When it dies, the star fires white-hot jets of matter into space. Because the star has turned inside out. Its jets are full of gold nuclei. Already the stars that makeup gold are a rare event. The stars that create gold and launch it into space are even rarer.

According to the researchers, however, even colliding neutron stars and magnetorotational supernovae do not explain why this abundance of gold on our planet came from. Unfortunately even with this second potential source of gold added, this calculation is wrong.” It is difficult to accurately estimate how often small neutron stars. Which are very dense remnants of ancient supernovae, collide with each other.

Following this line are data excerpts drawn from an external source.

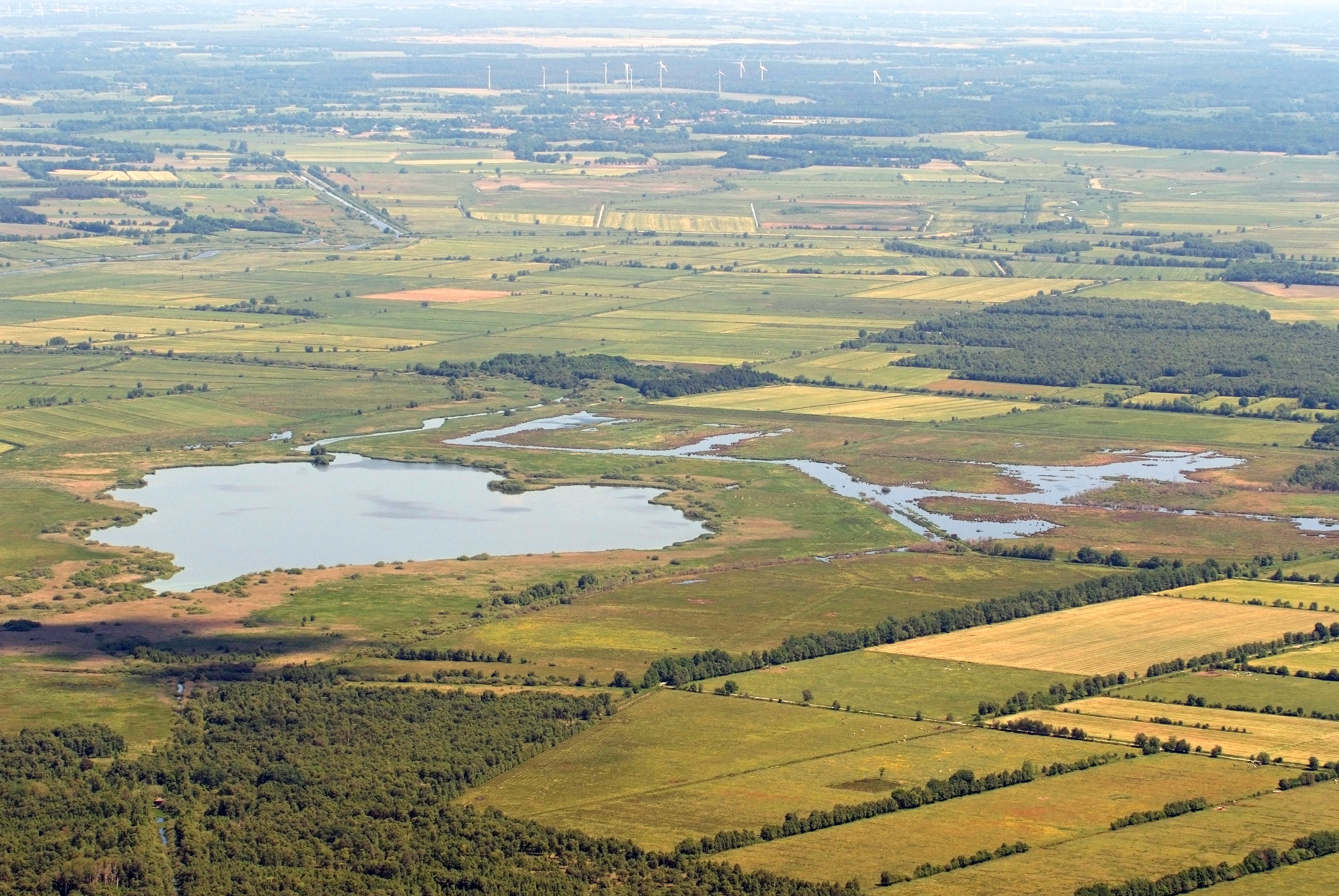 Luftbild vom Sellstedter See und Ochsentriftmoor (Fotoflug vom Flugplatz Nordholz-Spieka über Cuxhaven und Wilhelmshaven)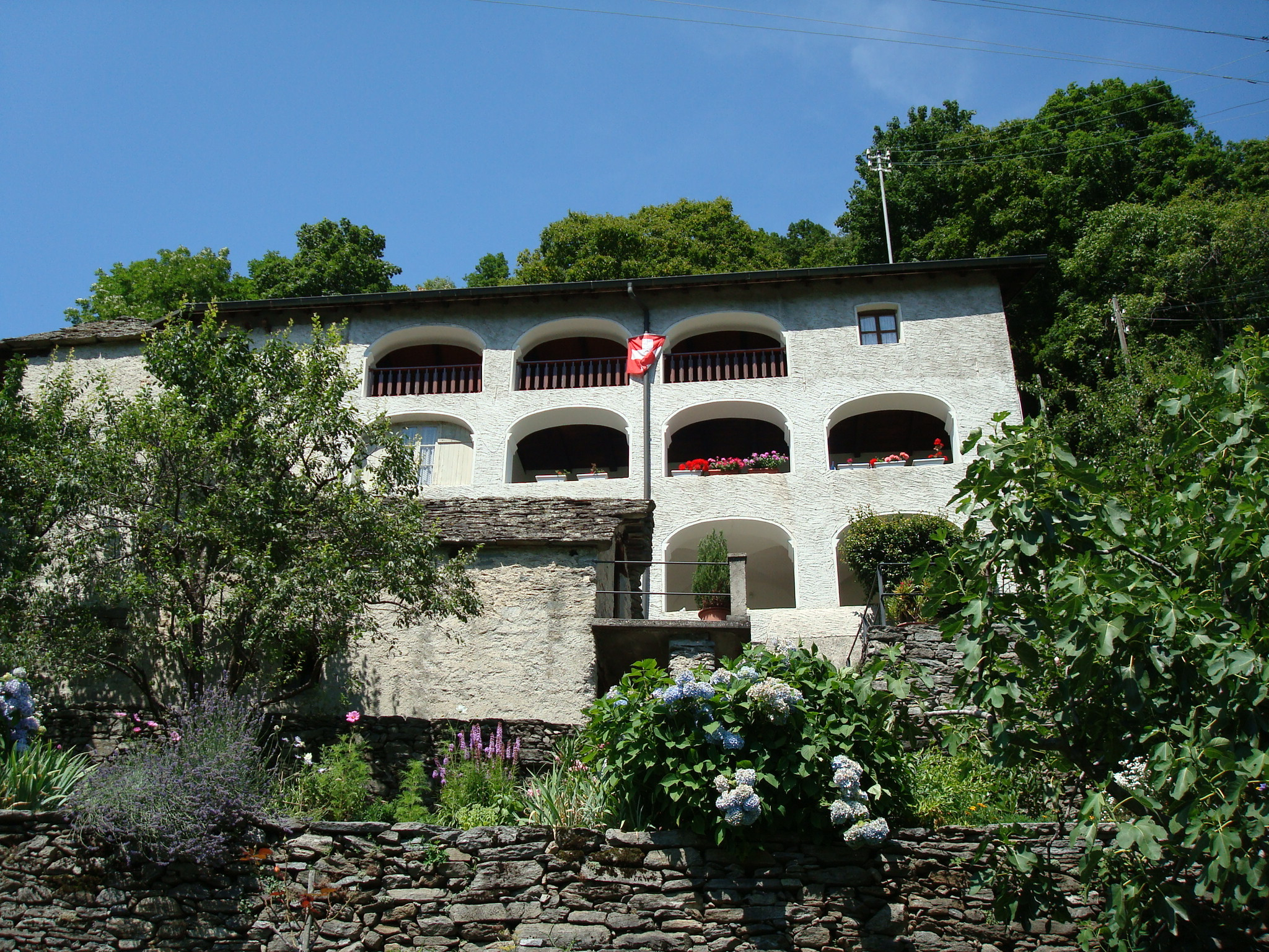 Casa tradizionale del XVI secolo, tra le più belle della Valle Onsernone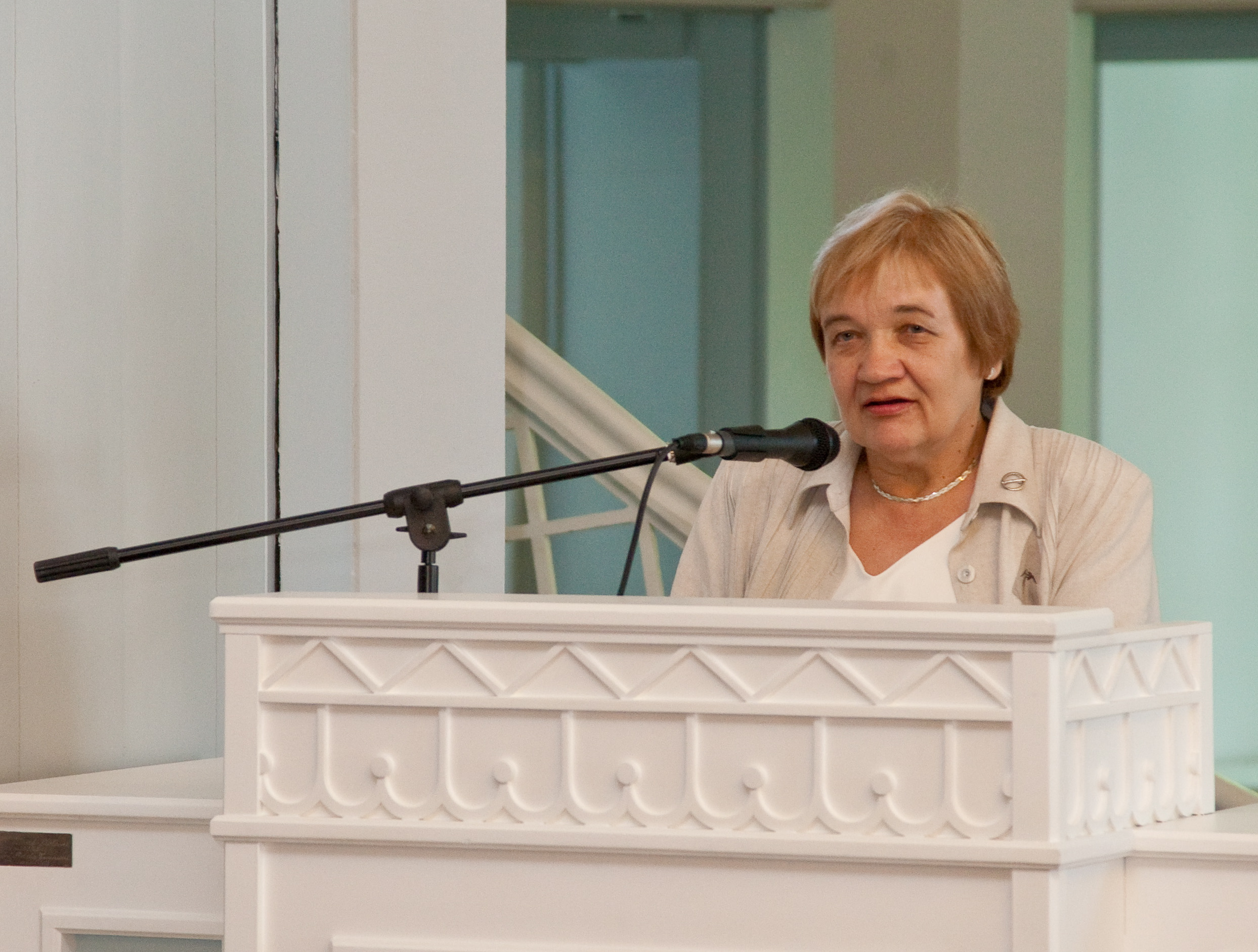 Tartu Ülikooli eesti ja üldkeeleteaduse instituudi bakalaureuseõppe lõpuaktus TÜ ajaloo muuseumi valges saalis 28. juunil 2010. Pildil instituudi juhataja prof Helle Metslang.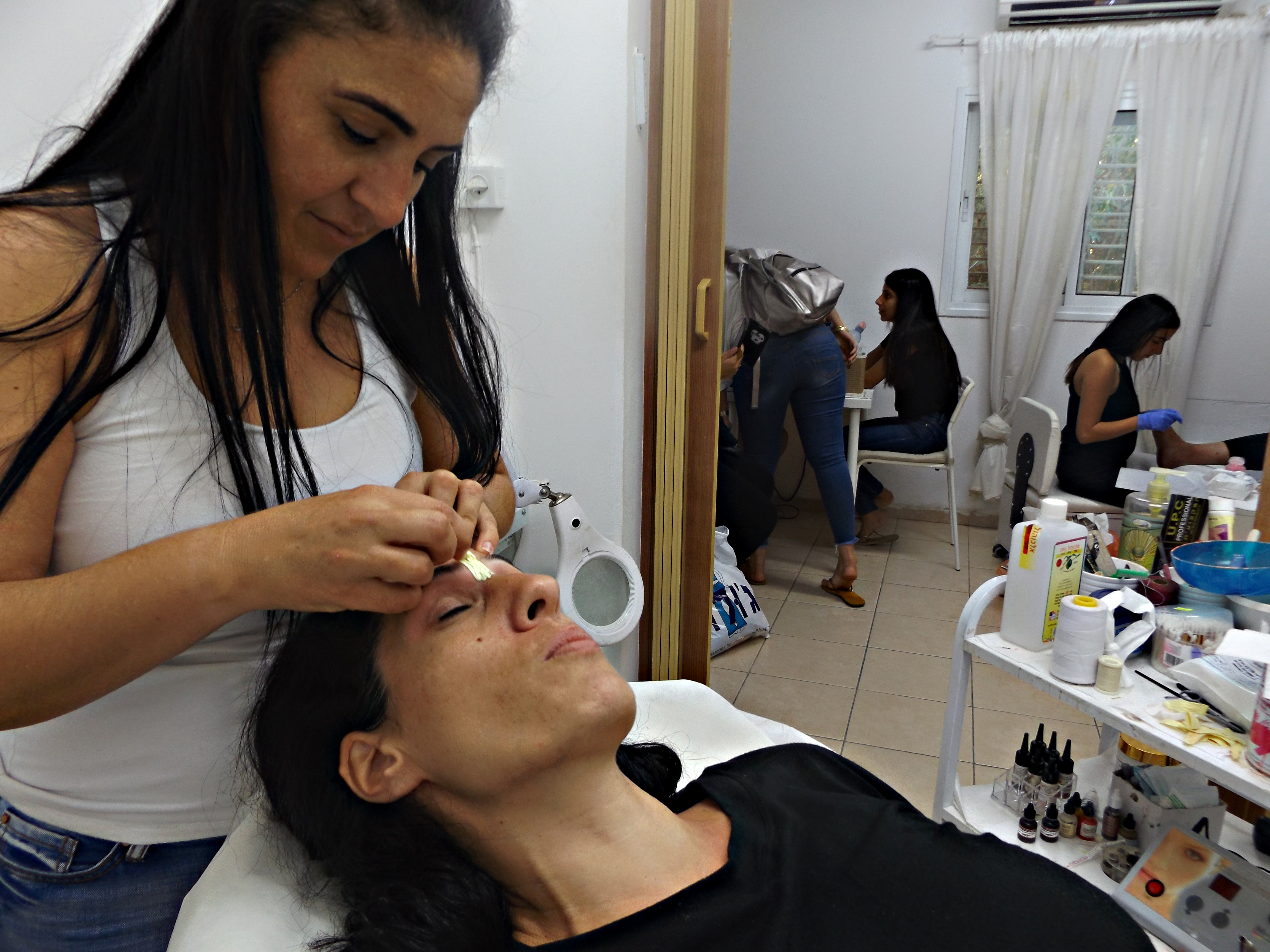 קוסמטיקה , רוטברג לירז כהן

But it’s probably not very common. Scientists have only observed this once. Estimates show that they do not collide frequently enough to produce gold found in the solar system. Interestingly, the authors quite accurately explain the amounts of lighter elements in the Universe. Such as carbon 12C, as well as heavier than gold, such as uranium 238U.

Their models explain the amounts of an element such as strontium – through the collisions of neutron stars and europium – through the activity of magnetorotatory supernovae. These were elements that had previously presented scientists with difficulty in explaining the proportion of their occurrence in space. But gold, or more precisely, its quantity, is still an enigma.